- McSwain Location within California McSwain Location within the United States
- Coordinates: 37°18′52″N 120°35′12″W﻿ / ﻿37.31444°N 120.58667°W
- Country: United States
- State: California
- County: Merced

Area
- • Total: 6.027 sq mi (15.609 km^{2})
- • Land: 6.027 sq mi (15.609 km^{2})
- • Water: 0 sq mi (0 km^{2}) 0%
- Elevation: 144 ft (44 m)

Population (2020)
- • Total: 4,480
- • Density: 743/sq mi (287/km^{2})
- Time zone: UTC-8 (Pacific (PST))
- • Summer (DST): UTC-7 (PDT)
- ZIP Code: 95301 (Atwater)
- GNIS feature ID: 2583069

= McSwain, California =

McSwain is an unincorporated community and census-designated place (CDP) in Merced County, California, United States. McSwain sits at an elevation of 144 ft. As of the 2020 census, the population was 4,480, up from 4,171 in 2010.

==Geography==
McSwain is in central Merced County and is bordered to the north by the city of Atwater. California State Route 99 forms the northern boundary of the community. Merced, the county seat, is 5 mi to the east via State Route 140, which also leads west 25 mi to Gustine.

According to the United States Census Bureau, the McSwain CDP covers an area of 6.0 sqmi, all of it land.

==Demographics==

Historical population
| Census | Pop. | Note | %± |
| 2010 | 3,704 |  | — |
| 2020 | 4,480 |  | 21.0% |
U.S. Decennial Census 1850–1870 1880-1890 1900 1910 1920 1930 1940 1950 1960 1970 1980 1990 2000 2010

===2020 census===
As of the 2020 census, McSwain had a population of 4,480. The population density was 743.3 PD/sqmi. The median age was 42.2 years. The age distribution was 24.7% under the age of 18, 7.7% aged 18 to 24, 21.0% aged 25 to 44, 29.2% aged 45 to 64, and 17.5% aged 65 or older. For every 100 females, there were 101.7 males, and for every 100 females age 18 and over, there were 97.3 males age 18 and over.
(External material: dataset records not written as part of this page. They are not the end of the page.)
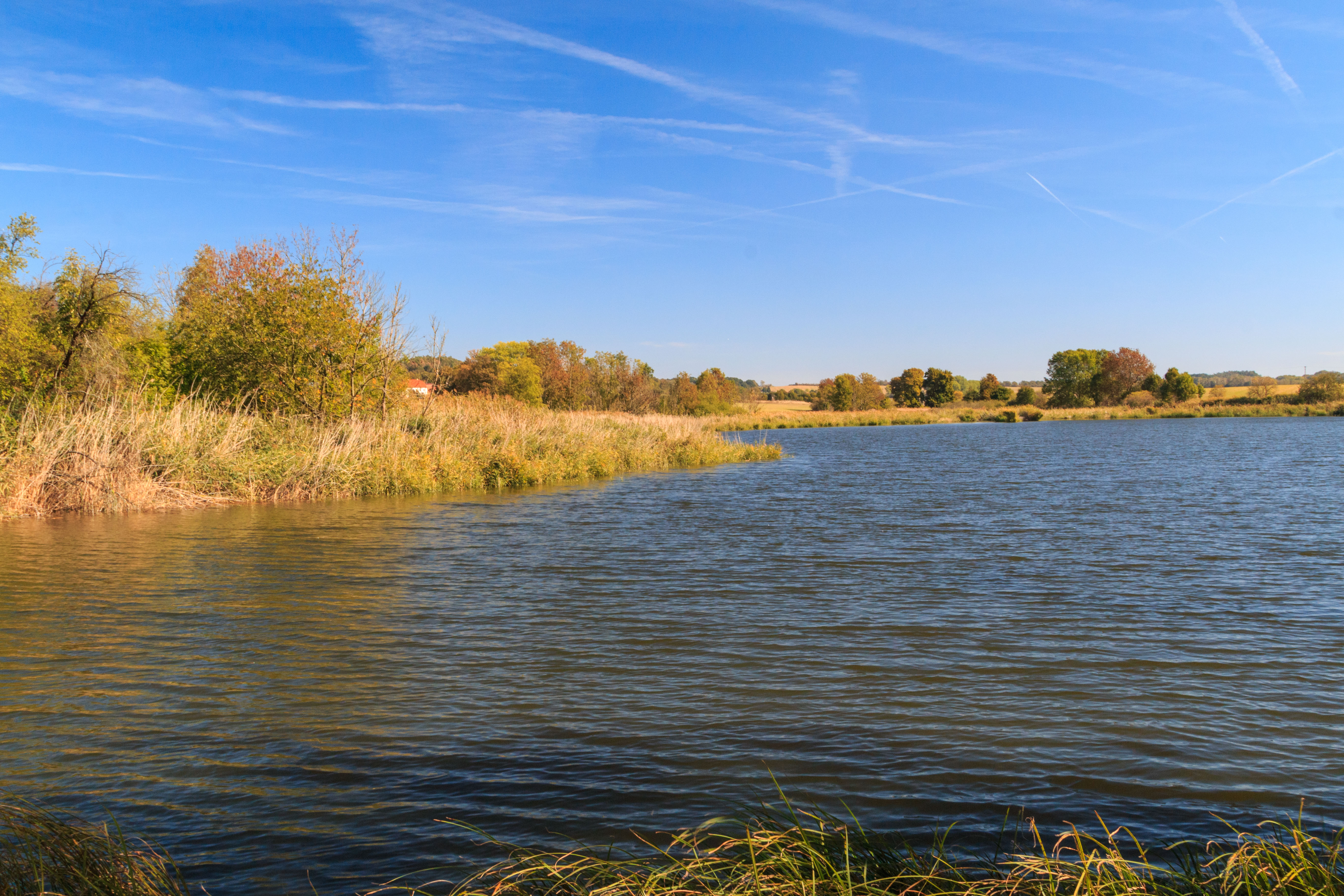 Rybník Brodek u Kněžmostu Project: Vodstvo.
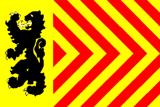 Vlag gemeente Langedijk
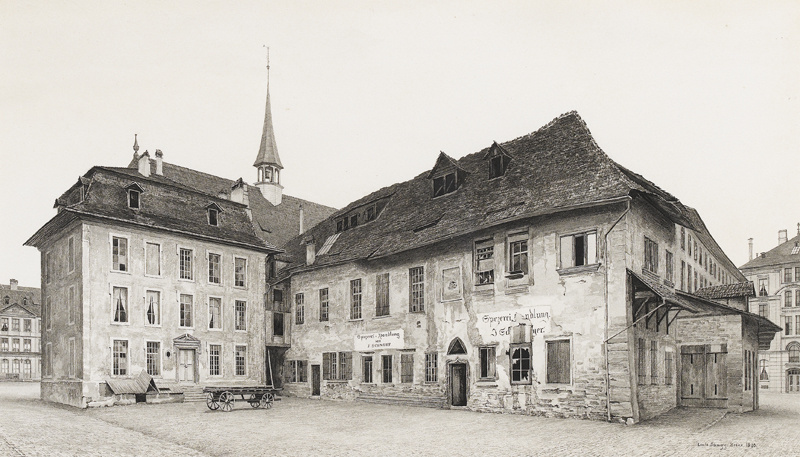 Blick auf die Spezereihandlung J. Schnorf in Bern. Aquarell über Tuschfeder, sig., datiert 1898 u. bez. "Berne", 27,5 x 48,5 cm
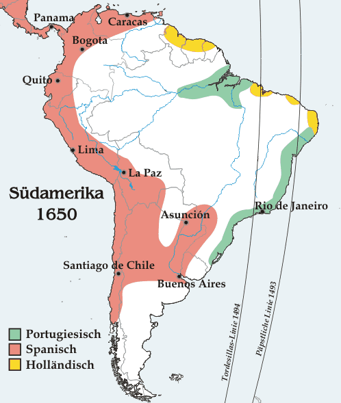 Kolonisation Südamerikas im Jahr 1650, selbst erstellt

The census reported that 99.8% of the population lived in households, 9 people (0.2%) lived in non-institutionalized group quarters, and no one was institutionalized. There were 1,465 households, of which 36.0% had children under the age of 18 living in them. Of all households, 67.8% were married-couple households, 3.7% were cohabiting couple households, 15.2% had a female householder with no spouse or partner present, and 13.3% had a male householder with no spouse or partner present. About 14.5% of households were made up of individuals, and 7.5% had someone living alone who was 65 years of age or older. The average household size was 3.05. There were 1,196 families (81.6% of all households).
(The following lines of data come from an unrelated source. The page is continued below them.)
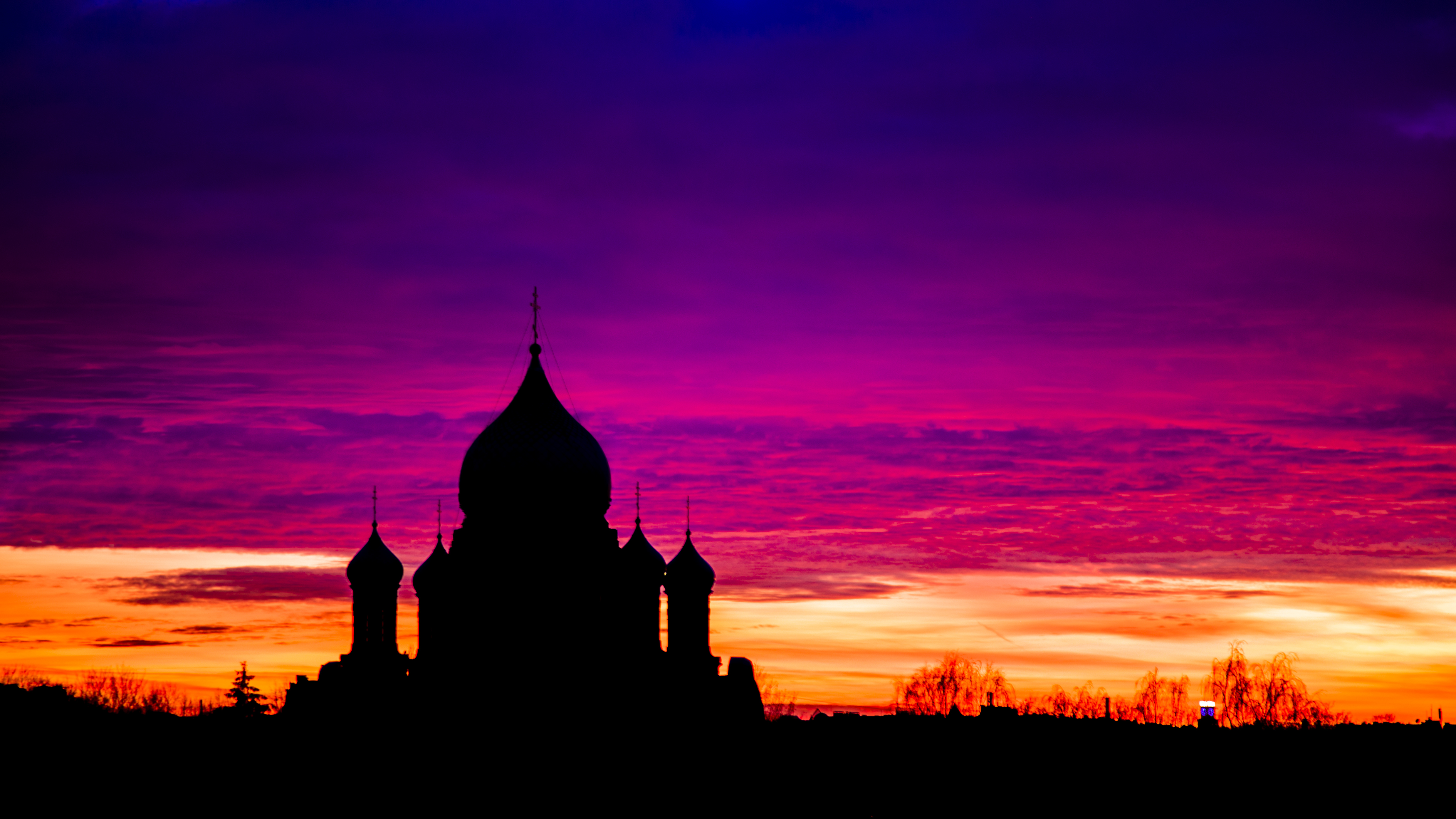 Силуэт Свято-Троицкого собора в Риге на закате
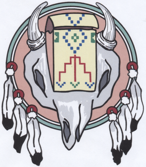 Air Refueling Squadron Emblem
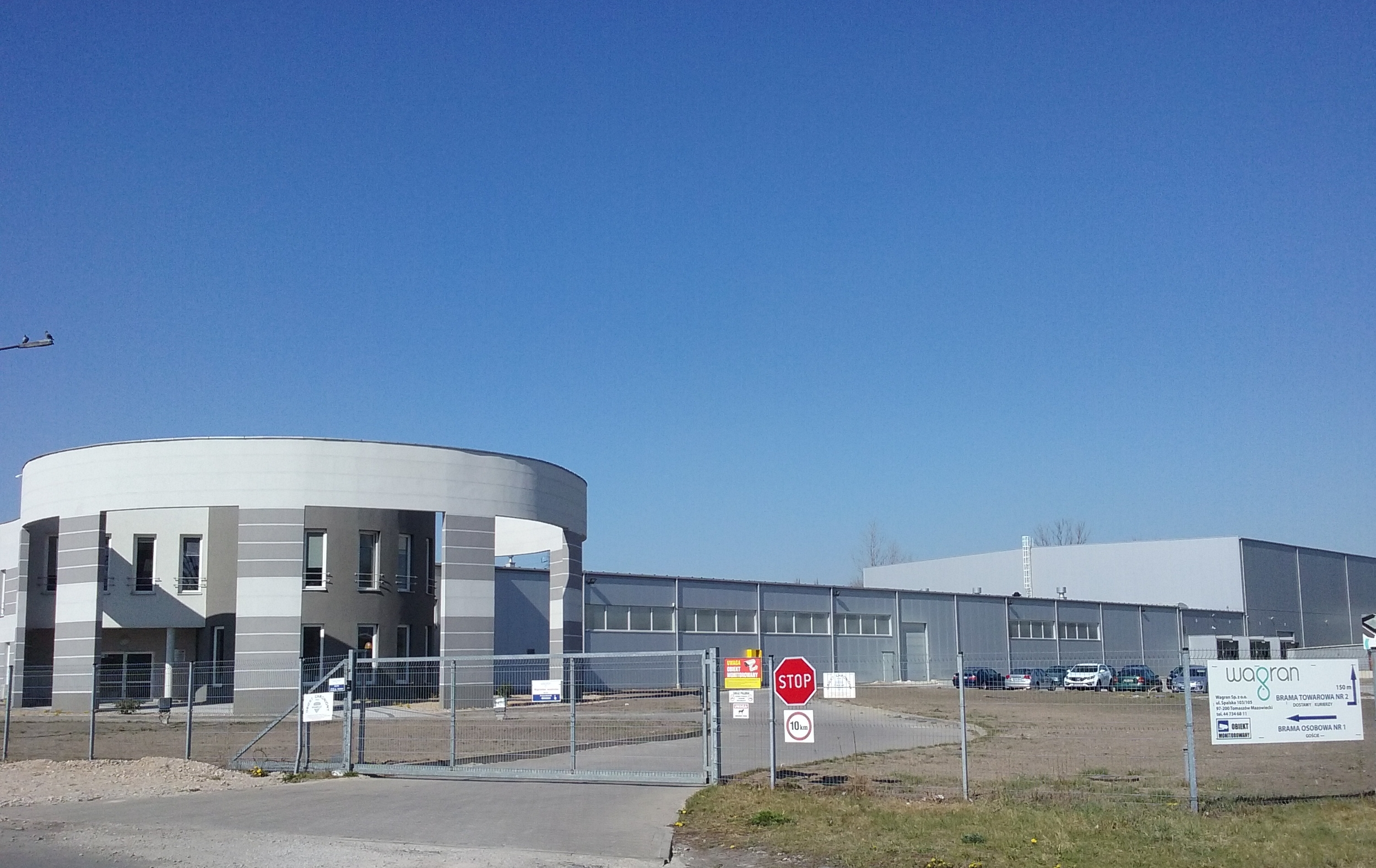 Tomaszów Mazowiecki w województwie łódzkim, PL,EU. Fabryka Wagran produkująca granitowe zlewy, na terenie dawnego Wistomu. CC0
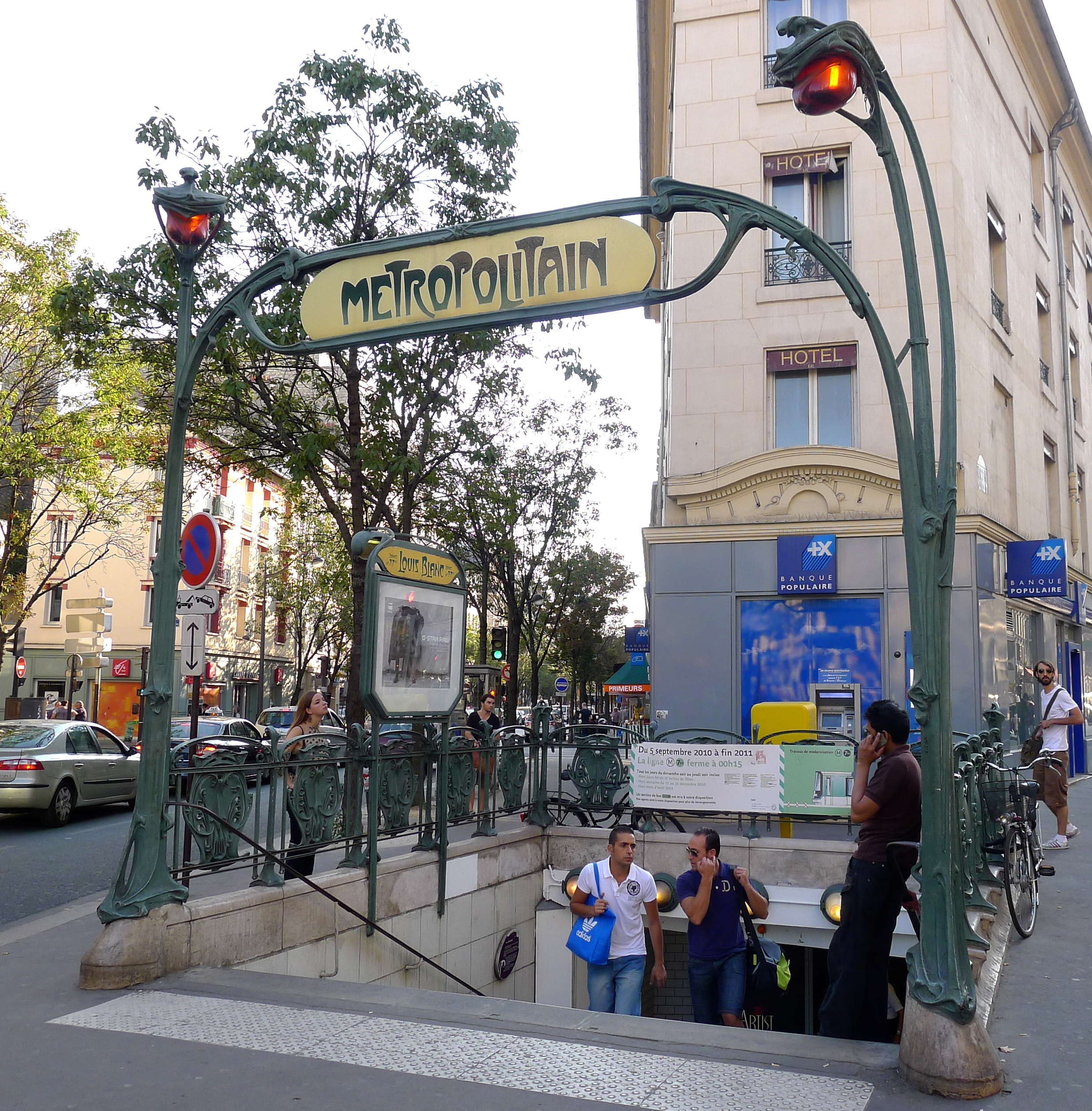 Édicule Guimard de la station Louis Blanc, 221 rue La Fayette, 223 rue du Faubourg-Saint-Martin, 75010 Paris (monument historique)

There were 1,500 housing units at an average density of 248.9 /mi2, of which 1,465 (97.7%) were occupied and 2.3% were vacant. Of occupied units, 88.2% were owner-occupied and 11.8% were occupied by renters. The homeowner vacancy rate was 0.6%, and the rental vacancy rate was 3.9%. 86.1% of residents lived in urban areas, while 13.9% lived in rural areas.

Racial composition as of the 2020 census
| Race | Number | Percent |
|---|---|---|
| White | 2,797 | 62.4% |
| Black or African American | 55 | 1.2% |
| American Indian and Alaska Native | 87 | 1.9% |
| Asian | 325 | 7.3% |
| Native Hawaiian and Other Pacific Islander | 3 | 0.1% |
| Some other race | 542 | 12.1% |
| Two or more races | 671 | 15.0% |
| Hispanic or Latino (of any race) | 1,414 | 31.6% |

===2010 census===
McSwain first appeared as a census designated place in the 2010 U.S. census.